UDP BroadcasterUDP BroadcasterUDP BroadcasterUDP BroadcasterUDP BroadcasterUDP BroadcasterUDP BroadcasterUDP Broadcaster

Group: General Forum Members
Last Login: Friday, April 5, 2013 4:43 PM
Points: 1,473, Visits: 1,314
In SQL 2005, you can check sys.syscolumns table.
Post #504958
Posted Wednesday, May 21, 2008 9:22 PM
Valued Member

Valued MemberValued MemberValued MemberValued MemberValued MemberValued MemberValued MemberValued Member

Group: General Forum Members
Last Login: Wednesday, August 13, 2014 5:30 PM
Points: 55, Visits: 278
I believe the columns metadata would be used, but I am not looking for differences in the table structures. I am looking to compare the data in the two tables.

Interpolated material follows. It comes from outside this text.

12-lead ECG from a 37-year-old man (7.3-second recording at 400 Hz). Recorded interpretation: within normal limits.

But I do need to know the name of the fields where differences occur.
Post #504962
Posted Wednesday, May 21, 2008 10:12 PM
Mr or Mrs. 500

Mr or Mrs. 500Mr or Mrs. 500Mr or Mrs. 500Mr or Mrs. 500Mr or Mrs. 500Mr or Mrs. 500Mr or Mrs. 500Mr or Mrs. 500

Group: General Forum Members
Last Login: Today @ 3:52 PM
Points: 528, Visits: 1,258
I have two Oracle scripts that handle this, but I need the same functionality in SQL Server 2005.

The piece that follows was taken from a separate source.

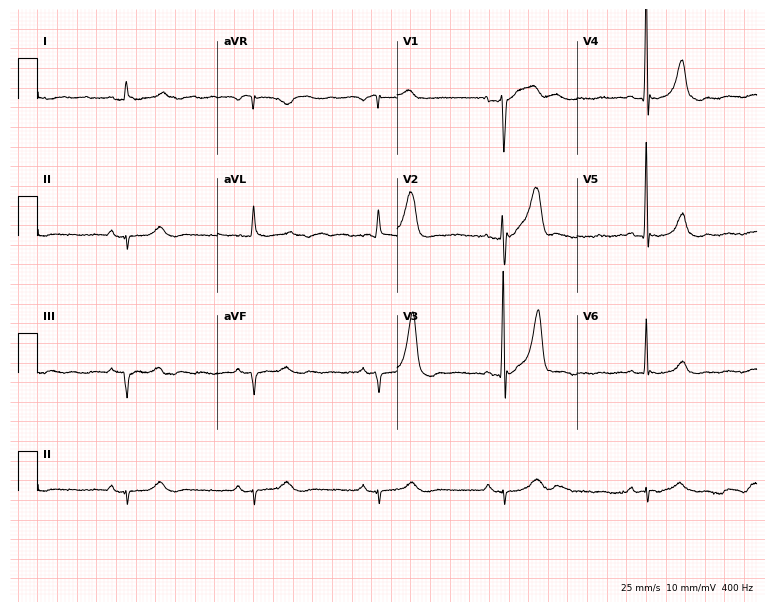
Resting 12-lead electrocardiogram. Patient: an 85-year-old male. The tracing shows sinus bradycardia (a sinus rate of 50 beats per minute or less).

Can you please upload Oracle scripts, can have an idea what it is doing and could try to map it to SQL Server 2k5.
Post #504973
Posted Thursday, May 22, 2008 12:52 AM
SSC Journeyman

SSC JourneymanSSC JourneymanSSC JourneymanSSC JourneymanSSC JourneymanSSC JourneymanSSC JourneymanSSC Journeyman

Group: General Forum Members
Last Login: Thursday, March 25, 2010 10:52 PM
Points: 89, Visits: 273
Hi,

Look at the Article, this will help you in passing the tables as parameters into a stored procedure.
http://www.sqlservercentral.com/articles/Stored+Procedures/2977/

Rajesh
Post #505007
Posted Thursday, May 22, 2008 8:20 AM
Valued Member

Valued MemberValued MemberValued MemberValued MemberValued MemberValued MemberValued MemberValued Member

Group: General Forum Members
Last Login: Wednesday, August 13, 2014 5:30 PM
Points: 55, Visits: 278
Rather than posting a very long Oracle procedure, I will just describe what the Oracle procedure does. First, let me say my solution is derived from an elegant solution from an article by Sanjay Ray (http://www.oracle.com/technology/oramag/code/tips2004/012504.html). I was hoping there was an equivalent SQL Server elegant solution that I could adapt. If not, then perhaps this will make a very good article for someone when I figure it out. :)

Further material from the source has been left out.